Mexico's economy is tightly connected to that of the United States which is also slowing, weighed down by global trade conflicts including with China.
Mexican economic activity contracted at the start of the third quarter, after barely escaping a recession in the first half of the year.
Herrera said he was also troubled by the stalled passage in the U.S. Congress of a revamped trade agreement between the United States, Mexico and Canada.
"This is the other thing that keeps me awake," he said.
While Herrera was in Washington for meetings at the International Monetary Fund, he said some of his team of officials was in the U.S. capital to help explain why U.S. lawmakers should approve the new trade deal, known as the United States-Mexico-Canada Agreement.

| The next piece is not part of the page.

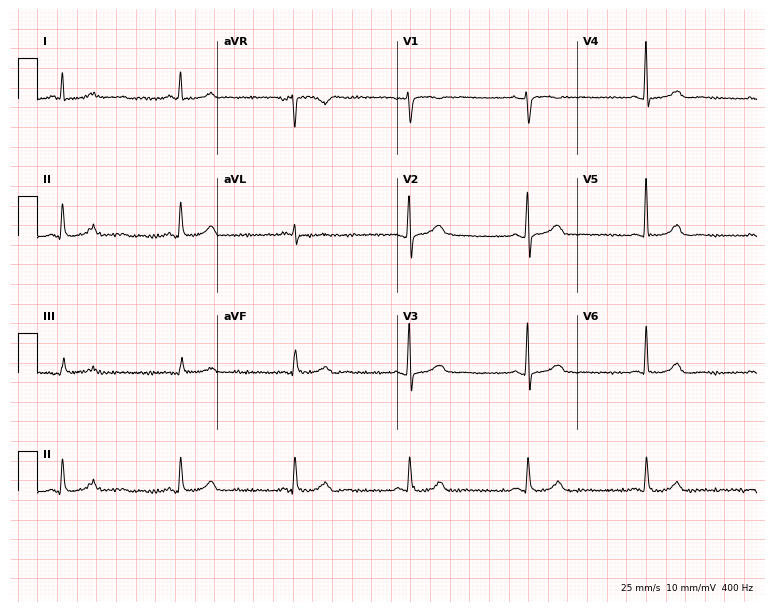
Resting 12-lead electrocardiogram. Patient: a female, 59 years old. None of these six findings is recorded: first-degree AV block, right bundle branch block (RBBB), left bundle branch block (LBBB), sinus bradycardia, atrial fibrillation (AF), sinus tachycardia.
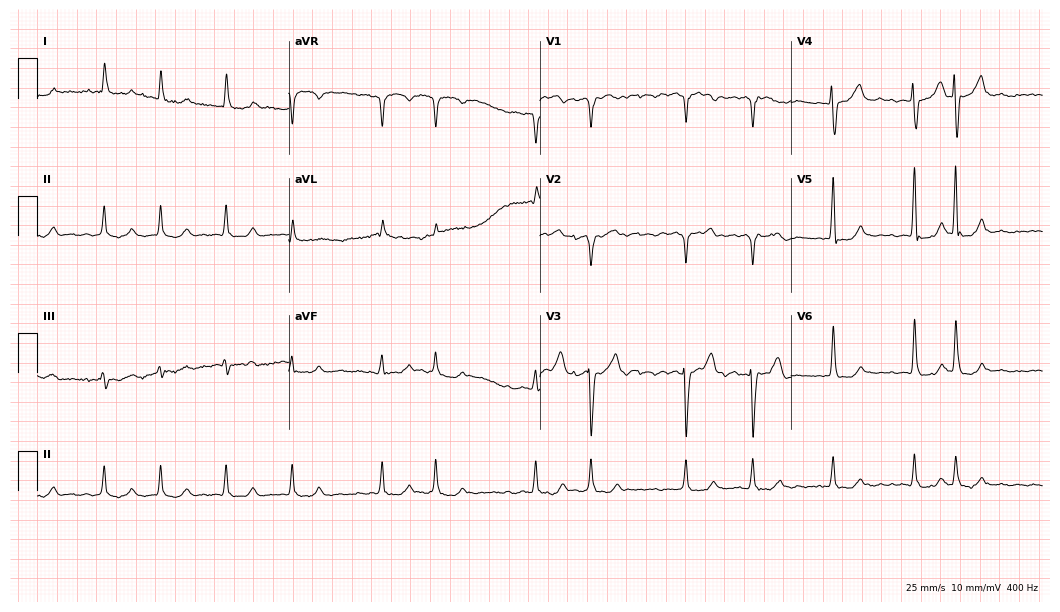
Electrocardiogram, a 79-year-old female. Of the six screened findings (first-degree AV block, right bundle branch block (RBBB), left bundle branch block (LBBB), sinus bradycardia, atrial fibrillation (AF), sinus tachycardia), none is recorded. Other findings, if any, are not listed.

The USMCA, which would replace the $1 trillion North American Free Trade Agreement, risks getting bogged down in the 2020 U.S. presidential election race if U.S. lawmakers do not ratify it soon.
Referring to concerns from lawmakers in the Democratic Party that Mexican budget cuts would make it harder for Mexico to implement labor provisions under the new deal, Herrera said the budget cuts would not affect implementation and described the concerns as "a mix-up."